His back was completely covered in the same scales she had seen on the boy’s shoulder. They extended all the way down over his buttocks and upper thighs, stopping just short of his knees, and edged over his oblique muscles toward his tummy. Ignoring her revulsion, she ran her hands lightly over the rough scales; they bristled like the fur on a cat’s back at her touch. Something beneath the layer of scales pulsed and undulated.
Emily allowed Ben to roll onto his back again. The child’s eyes were tightly closed and his breathing had become faster than normal, almost like a dog’s pant. Drawing in a deep breath for courage, Emily eased back the lid of one eye with her thumb.
Gone were his iris, sclera, and pupil, replaced by a solid-red orb pitted with tiny dimples; at the center of each dimple was a small cluster of black spots. She let the lid drop back into place, then closed the comforter back over the boy and took a step away from the bed.

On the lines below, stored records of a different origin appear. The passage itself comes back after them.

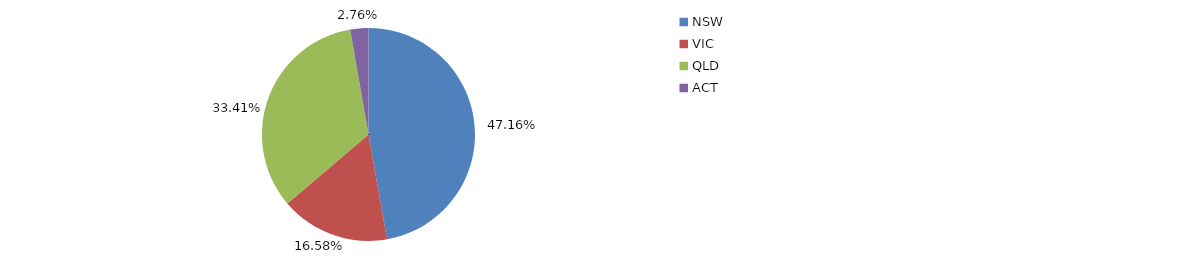
| Category | Series 0 |
|---|---|
| NSW | 0.472 |
| VIC | 0.166 |
| QLD | 0.334 |
| ACT | 0.028 |
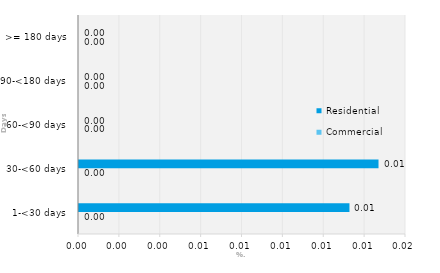
| Category | Commercial | Residential |
|---|---|---|
| 1-<30 days | 0 | 0.013 |
| 30-<60 days | 0 | 0.015 |
| 60-<90 days | 0 | 0 |
| 90-<180 days | 0 | 0 |
| >= 180 days | 0 | 0 |

As she watched the motionless boy, her mind replayed the moment she’d killed the alien-puppeteer; that final second as the tentacle whipped through the darkness and hit Ben. She had been wrong all along about its motives. It hadn’t wanted to kill any of them; it had wanted to make them like it, to turn them, and in its final desperate second of life, it had managed to infect Ben.
Angelic, innocent Ben.
A feeling of utter despair took her firmly between its teeth and bit down hard, sinking its teeth into her very soul.
“How is he?” Emily hadn’t registered Rhiannon coming back in the room, but now she stood outside the door to the bathroom, looking far more concerned than a kid her age should have to.
Emily frantically waded through the morass of thoughts that filled her mind, looking for an appropriate answer. How was she supposed to tell Rhiannon her brother was changing into something alien? And if she told her he was fine, when he very obviously wasn’t, what then? While the transformation was only partially complete, what were they to do when he was no longer human at all? What was he becoming? If it was anything like the creatures that she had encountered so far, then he would be intent on ensuring both her own and his sister’s demise.
“The same,” she said finally as she placed the pills she had set aside in the boy’s mouth and washed them down with water. Ben swallowed reflexively. His breath stank like a cesspool, and she quickly turned away from him.
Rhiannon began to walk over to where her brother was laying.